The Working Group has recommended that from the end of Q1 2021, GBP LIBOR should no longer be used in any new lending that matures after the end of 2021. In addition, by the end of Q1 2021, all legacy GBP LIBOR contracts expiring after the end of 2021 that can be actively converted should be identified and converted where viable through to completion by the end of Q3 2021.
If your business currently has lending and/or hedging referenced to GBP LIBOR, you should already have heard from your bank with regards to the transition to SONIA later this year.
There are areas of the transition that require attention and expertise. One such example is GBP LIBOR loans that have floors within the agreement and how this can affect your hedging when transitioning into SONIA, as well as the impact of the new ISDA IBOR Fallbacks Protocol, active since 25th January 2021 for any new ISDA and hedging put in place after that date.
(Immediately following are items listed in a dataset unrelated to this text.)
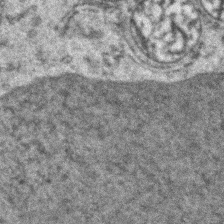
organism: Zebrafish
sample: Zebrafish embryo
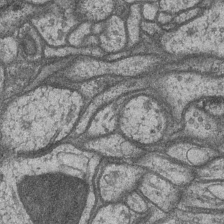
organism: Drosophila
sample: Optic medulla
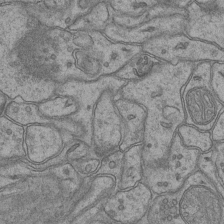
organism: Mouse
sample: CA1 Hippocampus
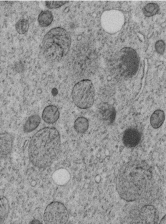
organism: C. elegans
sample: C. elegans embryo early stage
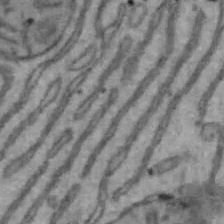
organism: Mouse
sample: Liver
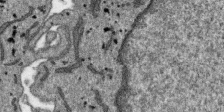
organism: Human
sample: Lung epithelial cells, uninfected (mock) control
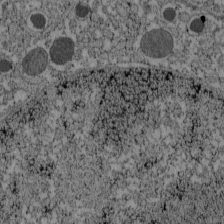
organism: C57BL Mouse
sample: Pancreatic islet
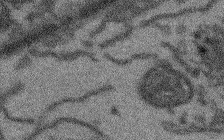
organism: Arabidopsis thaliana
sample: Root tip
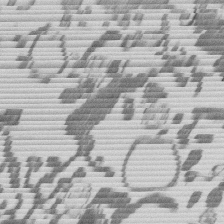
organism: Mouse
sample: Dividing mouse embryo 1 cell stage
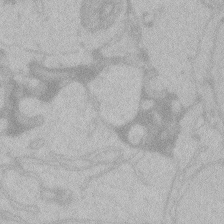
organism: Zebrafish
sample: Macrophage infected with Toxoplasma gondii
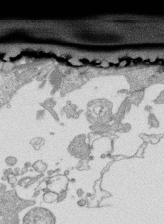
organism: Human
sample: HeLa cell HIV synapse
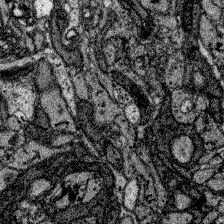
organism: Zebrafish
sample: Larval olfactory bulb
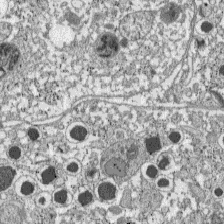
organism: C57BL Mouse
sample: Pancreatic islet
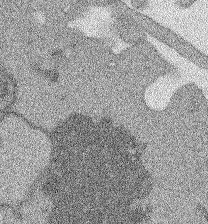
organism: Human
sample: HeLa cells
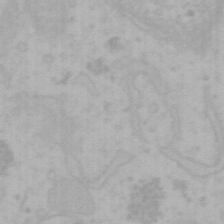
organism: Mouse
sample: Choroid plexus
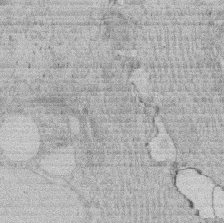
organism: Rat
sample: Salivary granule
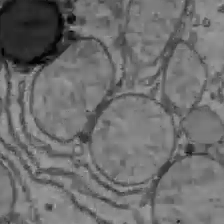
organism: C57BL Mouse
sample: Liver
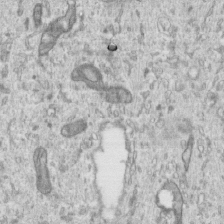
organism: Human
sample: Centriole in RPE cells
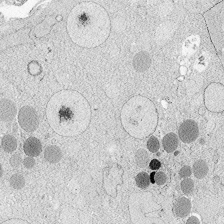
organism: Zebrafish
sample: Whole-Brain
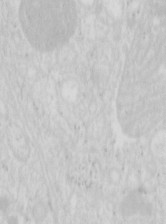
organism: Mouse
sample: Pancreas
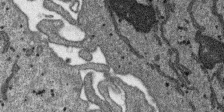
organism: Human
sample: Lung epithelial cells infected with SARS-CoV-2
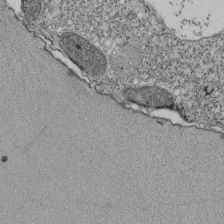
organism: Tetrahymena
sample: Cilia in tetrahymena
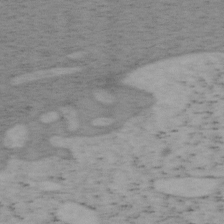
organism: Mouse
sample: OT-I killer T cells with ID8 ovarian cancer cells
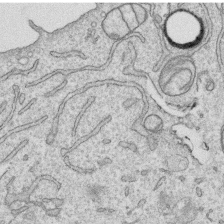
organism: Human
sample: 1205lu cells
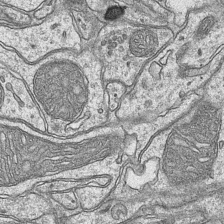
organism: Mouse
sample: CA1 Hippocampus
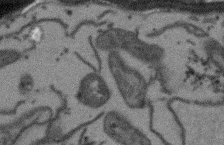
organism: Arabidopsis thaliana
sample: Root tip
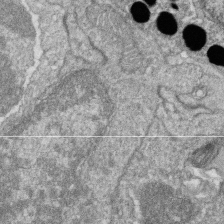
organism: Zebrafish
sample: Cilia; retinal pigment epithelium
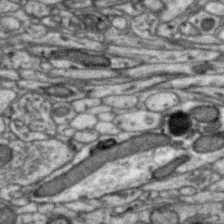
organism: Zebra finch
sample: Brain
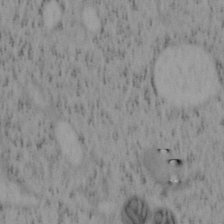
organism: Mouse
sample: OT-I killer T cells with ID8 ovarian cancer cells
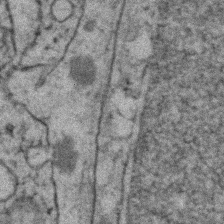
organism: Zebrafish
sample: Zebrafish embryo
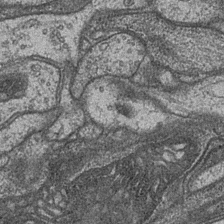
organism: Drosophila
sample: Optic medulla

We are seeing a recent spike in volume of new SONIA loans across a range of banks as well as SONIA hedging (with both lending and independent banks – please click here to view our article on independent interest rate caps). Whether your lending is currently referenced to LIBOR or SONIA, we will be able to assist with the transition and/or hedging.
Please get in touch with any questions you may have and a member of our team will be able to assist you. You can reach us on 0207 183 2277 or at email@example.com.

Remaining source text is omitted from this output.